The molecular basis of cognitive flexibility
Application deadline: 23 November 2018
Start date: October 2019
Research theme: Neuroscience and Mental Health
Cognitive flexibility is a key aspect of learning and refers to the ability to alter responding in reaction to a changing environment. Deficits in cognitive flexibility are associated with disorders such as schizophrenia, autism and OCD. Although the neural circuitry is understood well (involving the cortico-striatal regions) the molecular basis of cognitive flexibility remains understudied.
Change in the expression of many genes is critical for synaptic plasticity, but to date there has been no systematic analysis of changes in gene expression during the course of cognitive flexibility.
Project aims and method
This project will address this by asking: What are the gene expression changes that underpin cognitive flexibility, and are they enriched for genes that contribute to schizophrenia and/or autism?
We can measure cognitive flexibility using reversal learning paradigms that assess the attentional and inhibitory processes needed to switch efficiently from a pre-potent correct response to a previously incorrect response. Subjects learn to associate a reward with a correct response and avoid an incorrect one. Once acquisition is reached (i.e. peak correct choice), the contingencies are reversed, meaning the incorrect response is now correct, and the correct response is now incorrect. Immediately following reversal, a subject’s score is close to 0% correct, but over the course of reversal learning behaviour adapts as the previous correct responding is inhibited, and previously incorrect responding is disinhibited. Then new learning occurs and correct responding eventually reaches acquisition levels again (re-acquisition).
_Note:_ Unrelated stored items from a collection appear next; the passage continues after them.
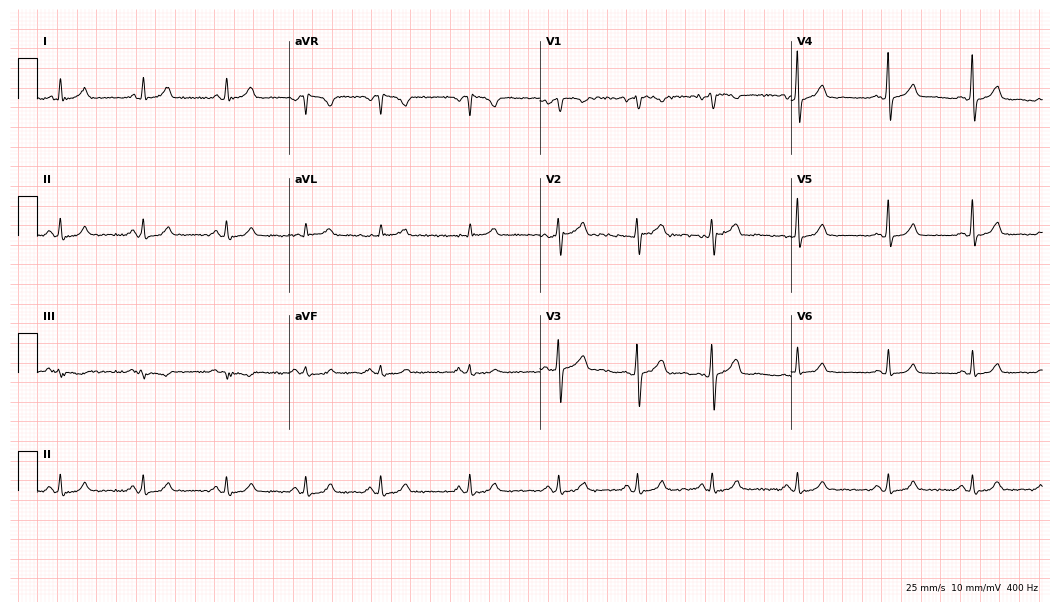
Resting 12-lead electrocardiogram (10.2-second recording at 400 Hz). Patient: a female, 44 years old. Read as a normal ECG.
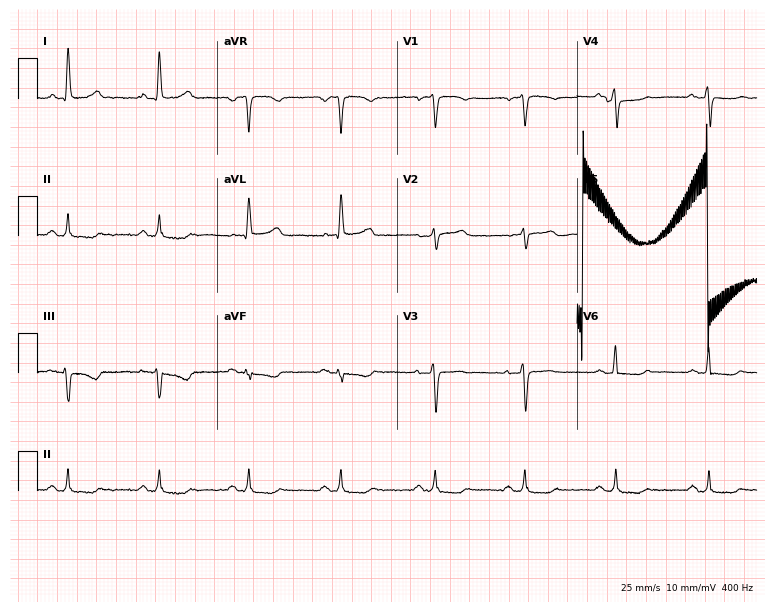
12-lead ECG from a female patient, 69 years old. No first-degree AV block, right bundle branch block, left bundle branch block, sinus bradycardia, atrial fibrillation or sinus tachycardia recorded for this tracing.
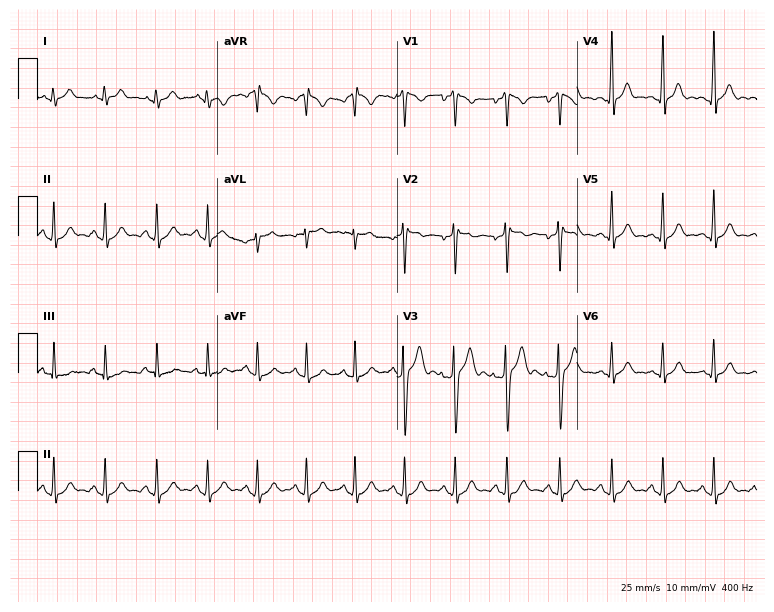
Electrocardiogram (7.3-second recording at 400 Hz), a 30-year-old male. Of the six screened findings (first-degree AV block, right bundle branch block, left bundle branch block, sinus bradycardia, atrial fibrillation, sinus tachycardia), none is recorded.
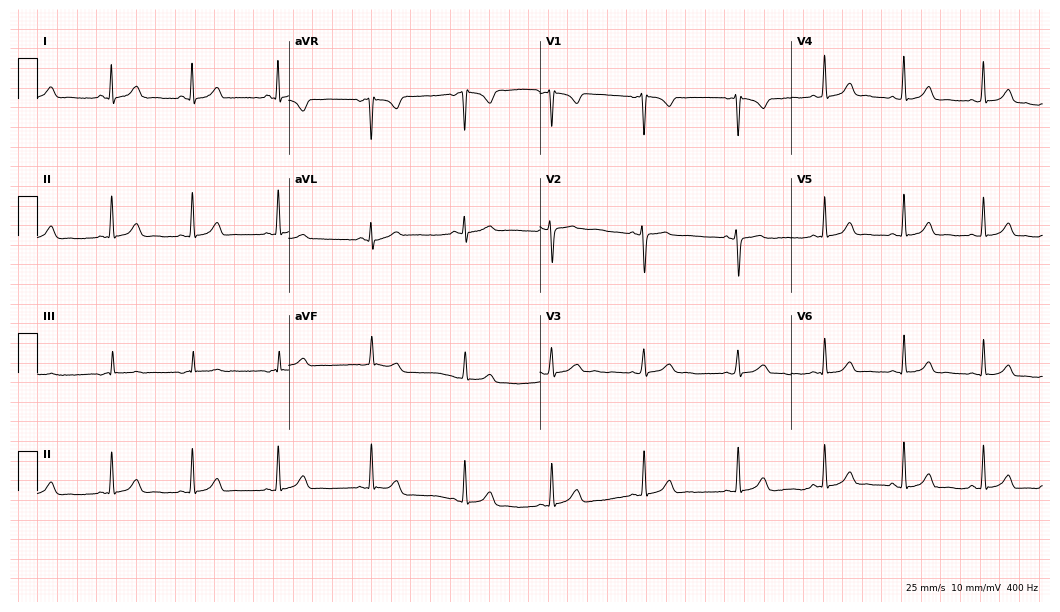
ECG — a female, 27 years old. Labelled as a normal ECG.
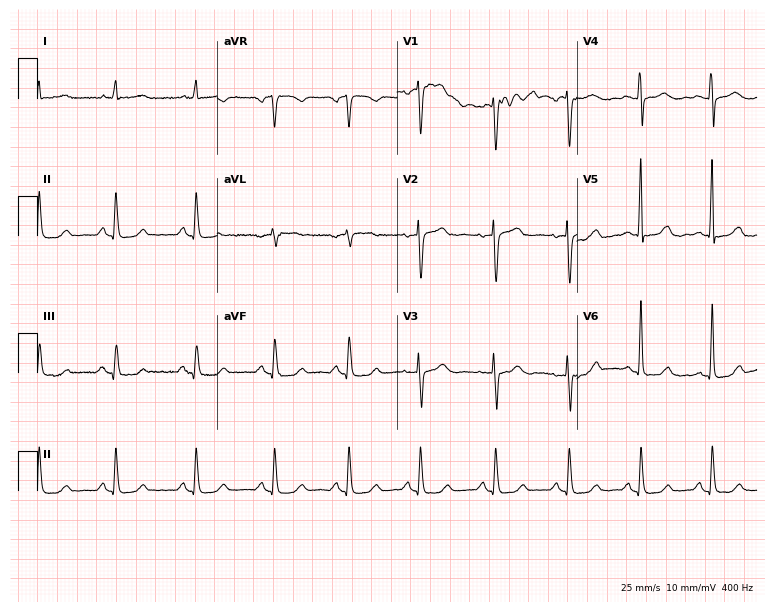
ECG (7.3-second recording at 400 Hz) — a female, 51 years old. Screened for six findings — first-degree AV block, right bundle branch block, left bundle branch block, sinus bradycardia, atrial fibrillation, sinus tachycardia — none is recorded.
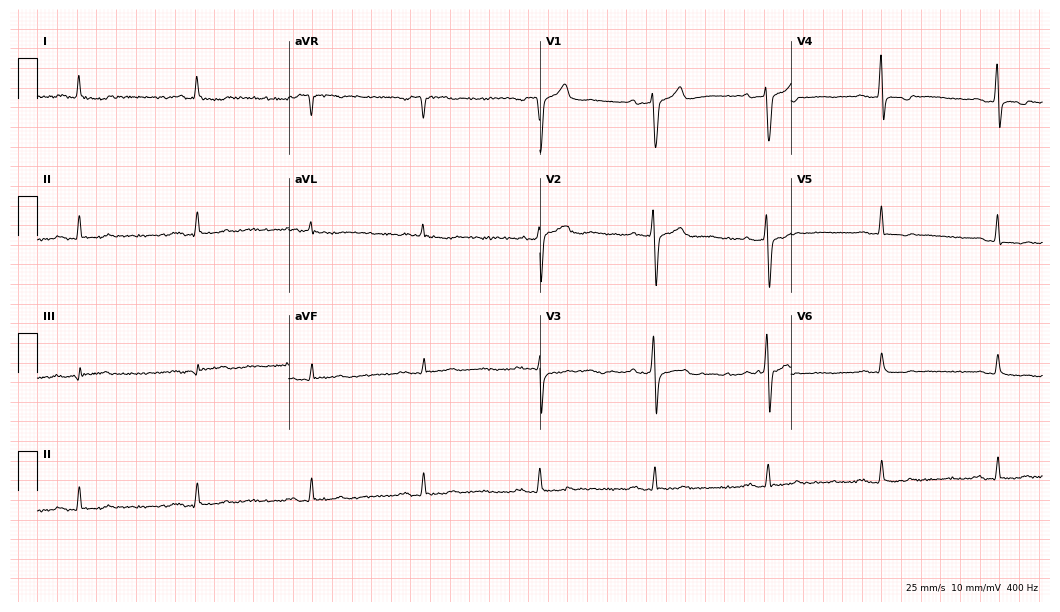
Resting 12-lead electrocardiogram (10.2-second recording at 400 Hz). Patient: a man, 55 years old. The tracing shows first-degree AV block.
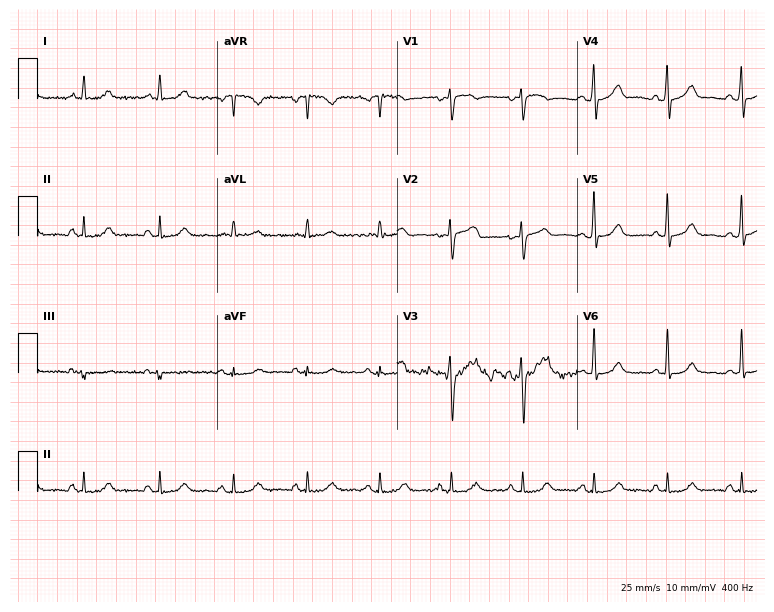
Resting 12-lead electrocardiogram (7.3-second recording at 400 Hz). Patient: a man, 74 years old. Read as a normal ECG.
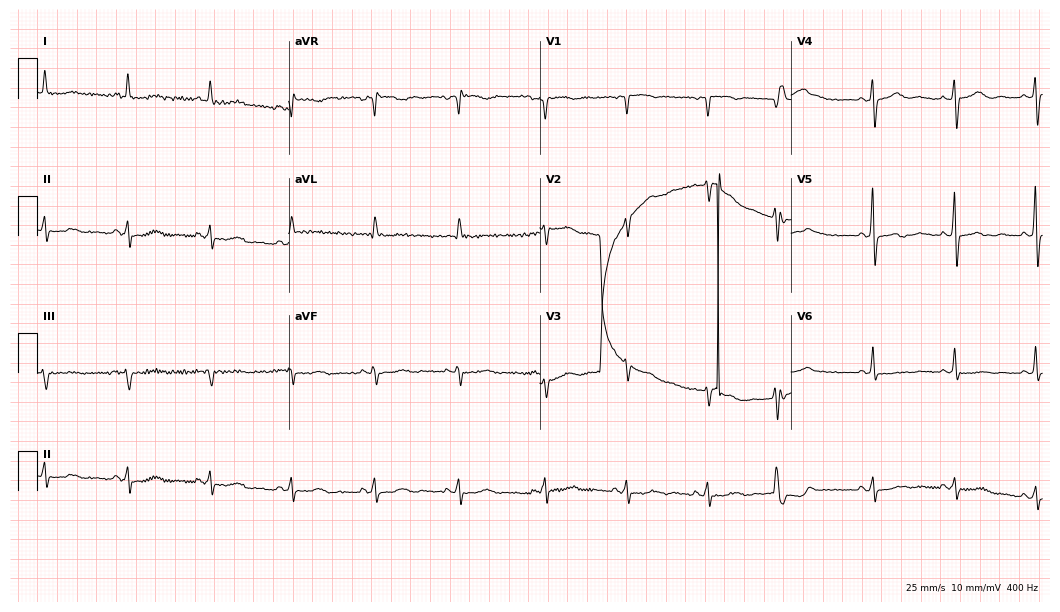
12-lead ECG from a woman, 75 years old. No first-degree AV block, right bundle branch block, left bundle branch block, sinus bradycardia, atrial fibrillation or sinus tachycardia recorded for this tracing. Only these six findings were labelled.
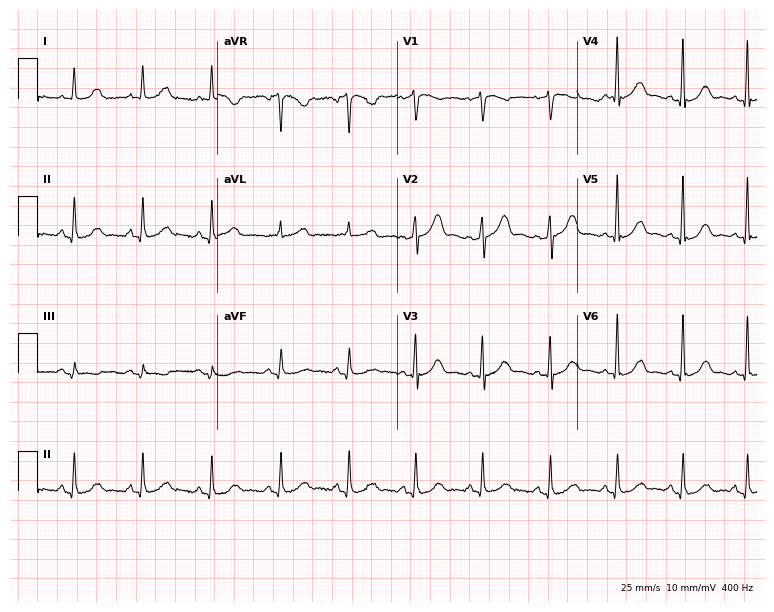
Electrocardiogram (7.3-second recording at 400 Hz), a woman, 67 years old. Of the six screened findings (first-degree AV block, right bundle branch block, left bundle branch block, sinus bradycardia, atrial fibrillation, sinus tachycardia), none is recorded.
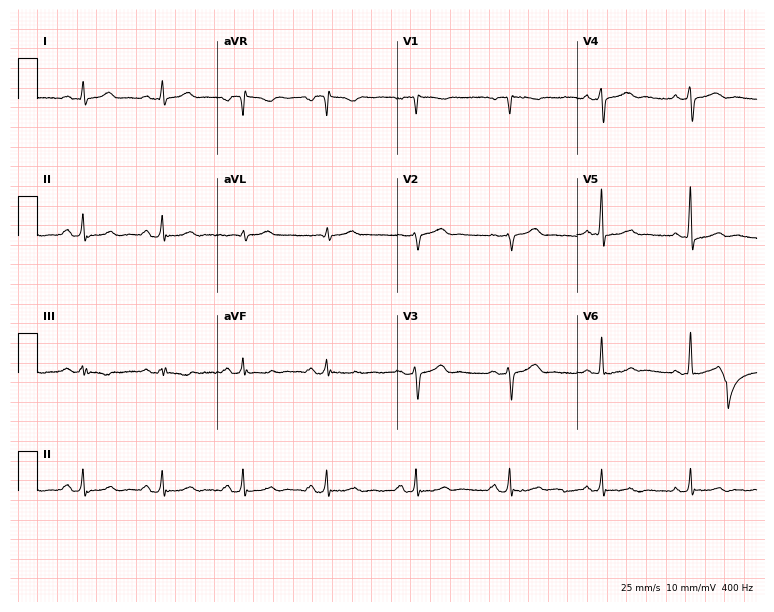
12-lead ECG from a 69-year-old man. Recorded interpretation: within normal limits.
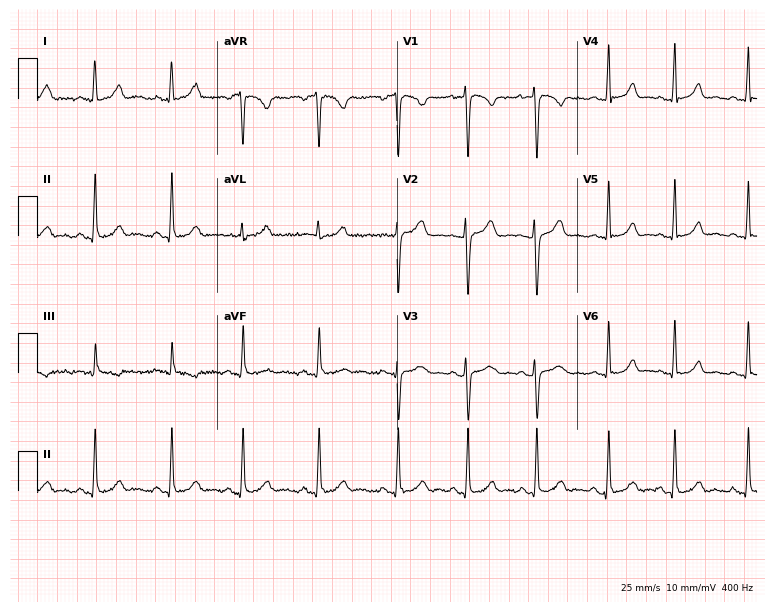
Resting 12-lead electrocardiogram. Patient: an 18-year-old female. Read as a normal ECG.
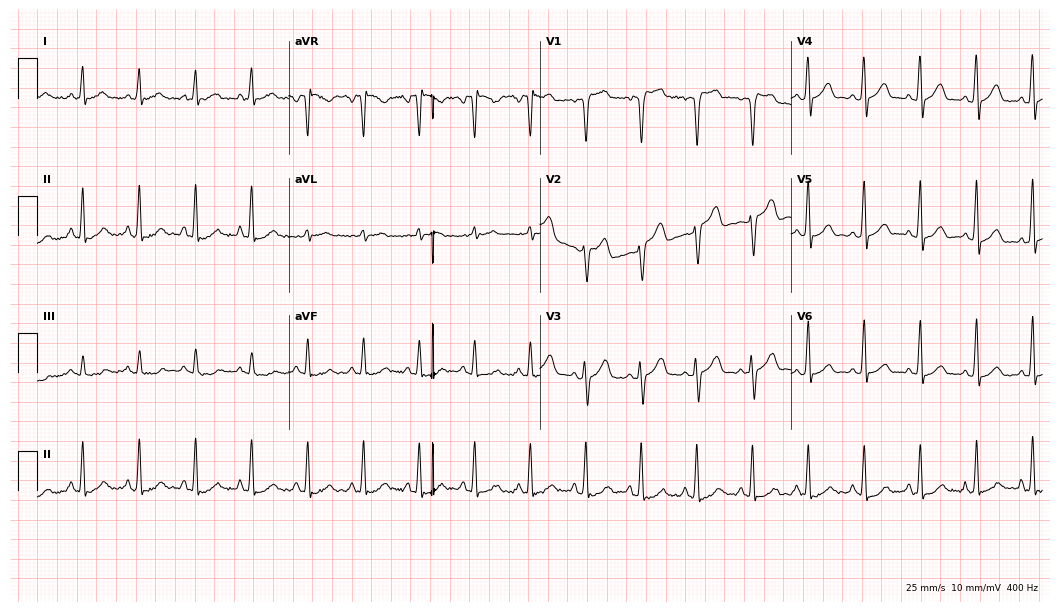
12-lead ECG from a female, 59 years old. Screened for six findings — first-degree AV block, right bundle branch block (RBBB), left bundle branch block (LBBB), sinus bradycardia, atrial fibrillation (AF), sinus tachycardia — none is recorded.
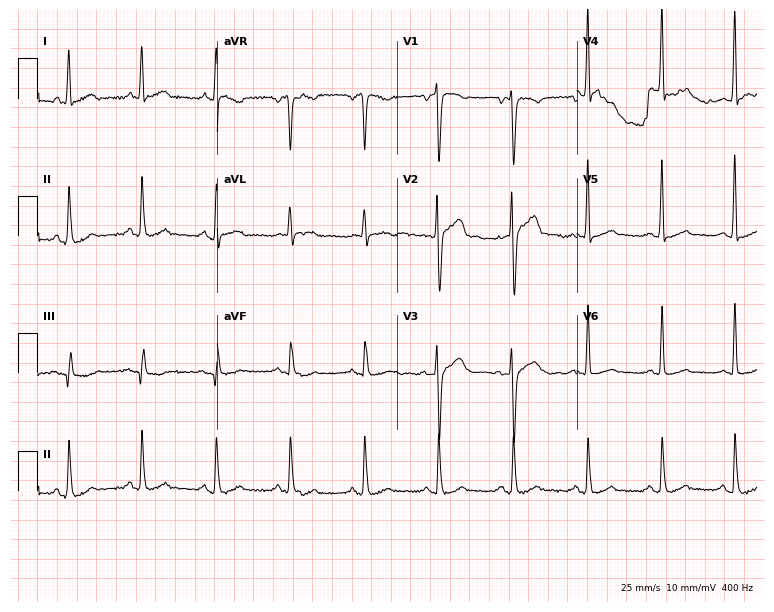
12-lead ECG from a 55-year-old male. Recorded interpretation: within normal limits.

RNA-seq data will be obtained from rats in key brain regions (nucleus accumbens, medial dorsal striatum, medial prefrontal cortex, orbitofrontal cortex) at critical periods of reversal learning:
- At acquisition (>85% correct);
- After the first reversal session (~0% correct);
- At chance responding (50% correct);
- At re-acquisition (>85% correct).
This will generate a differentially expressed gene set (DEG-set) of which we can ask questions about changes in gene expression between:
- acquisition and first reversal;
- first reversal and 50% responding;
- first acquisition and re-acquisition.
The DEG-set will also be explored using over-representation analysis of gene functional annotations (e.g. GO ontology terms) to see whether expression changes converge on specific biological pathways. Gene co-expression network strategies such as Weighted Gene Co-expression Network Analysis (WGCNA), will be applied to detect any relationship between sets of genes and gene regulatory networks in the cortico-striatal systems.
Finally, you will further interrogate their data by examining the link between reversal learning, and schizophrenia and autism. Using the large genomic datasets available within the MRC CNGG they will examine whether the reversal learning DEG-sets are enriched for genetic risk factors contributing to schizophrenia and autism.
Dr Araxi Urrutia, University of Bath.